In [None]:
!pip install -q torch transformers langchain langchain-community langchain-huggingface faiss-cpu

In [48]:
import os
import torch
from transformers import AutoTokenizer, AutoModelForSeq2SeqLM, AutoModelForCausalLM, pipeline
from langchain.text_splitter import RecursiveCharacterTextSplitter
from langchain_community.document_loaders import PyPDFLoader
from langchain_huggingface import HuggingFaceEmbeddings, HuggingFacePipeline
from langchain_community.vectorstores import FAISS
from langchain.chains import ConversationalRetrievalChain

In [49]:
documents = []
for root, _, files in os.walk("docs"):
    for file in files:
        if file.endswith(".pdf"):
            print(f"Loading file: {file}")
            loader = PyPDFLoader(os.path.join(root, file))
            documents.extend(loader.load())

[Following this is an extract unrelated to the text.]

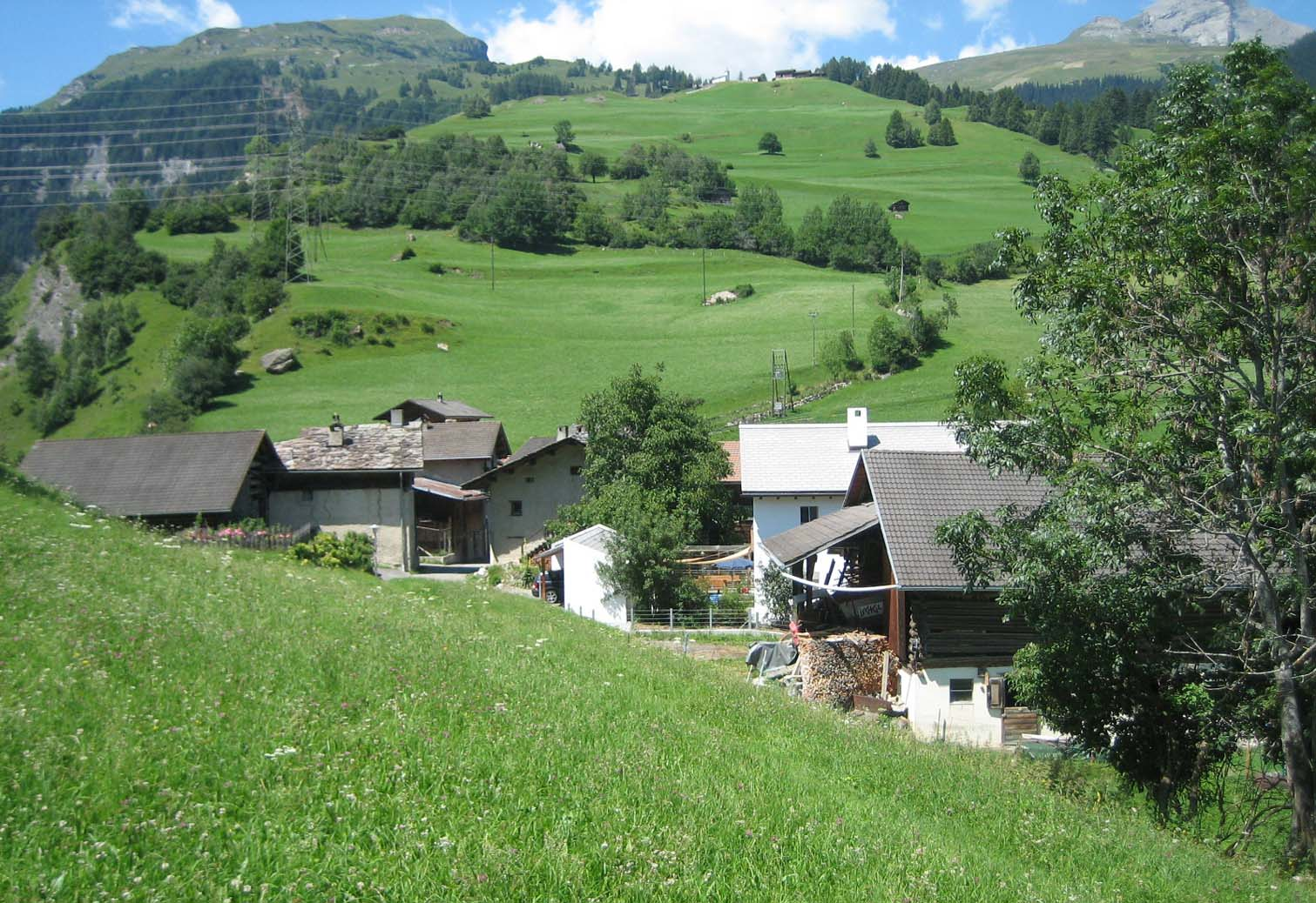 Casti GR

text_splitter = RecursiveCharacterTextSplitter(chunk_size=500, chunk_overlap=50)
texts = text_splitter.split_documents(documents)
vectorstore = FAISS.from_documents(texts, HuggingFaceEmbeddings(model_name="all-MiniLM-L6-v2"))

Loading file: A Beginners Guide to the Stock Market.pdf
Loading file: fastfacts-what-is-climate-change.pdf
Loading file: report.pdf


In [None]:
checkpoint = "LaMini-T5-738M"

tokenizer = AutoTokenizer.from_pretrained(checkpoint)
base_model = AutoModelForSeq2SeqLM.from_pretrained(
    checkpoint, 
    device_map='auto', 
    torch_dtype=torch.float32,
    trust_remote_code=True
)

pipe = pipeline(
    'text2text-generation',
    model=base_model,
    tokenizer=tokenizer,
    max_length=256,
    do_sample=True,
    temperature=0.2,
    top_p=0.95
)

llm = HuggingFacePipeline(pipeline=pipe)

embeddings = HuggingFaceEmbeddings(model_name="all-MiniLM-L6-v2")
retriever = vectorstore.as_retriever()
qa = ConversationalRetrievalChain.from_llm(llm,
                                          retriever,
                                          return_source_documents=True)

# TODO implement working chat history
chat_history = []

In [51]:
chat_history.clear()
question = "What is Understand Myself?"
generated_text = qa.invoke({"question": question, "chat_history": chat_history})
answer = generated_text['answer']    
# chat_history.append((question, answer))
print(answer)

The Understand Myself personality assessment and report is based on the Big Five Aspects Scale, the scientific model that describes your personality through the Big Five factors and each of their two aspects.


In [58]:
question = "Who is the Understand Myself report for?"
generated_text = qa.invoke({"question": question, "chat_history": chat_history})
answer = generated_text['answer']
# chat_history.append((question, answer))
print(answer)

The Understand Myself report is for Mihai Farcas.


In [57]:
question = "What is the Openness trait?"
generated_text = qa.invoke({"question": question, "chat_history": chat_history})
answer = generated_text['answer']
print(answer)

The Openness trait is a measure of creativity, artistic interest, and intelligence (particularly verbal intelligence) in the Big Five personality trait scientic model.


In [54]:
question = "What is my score in Openness trait?"
generated_text = qa.invoke({"question": question, "chat_history": chat_history})
answer = generated_text['answer']
print(answer)

Your score in Openness trait is 75.


In [55]:
question = "What does 75 percentile mean in Openness?"
generated_text = qa.invoke({"question": question, "chat_history": chat_history})
answer = generated_text['answer']
print(answer)

The 75 percentile in Openness indicates where you stand on a particular trait with respect to the population.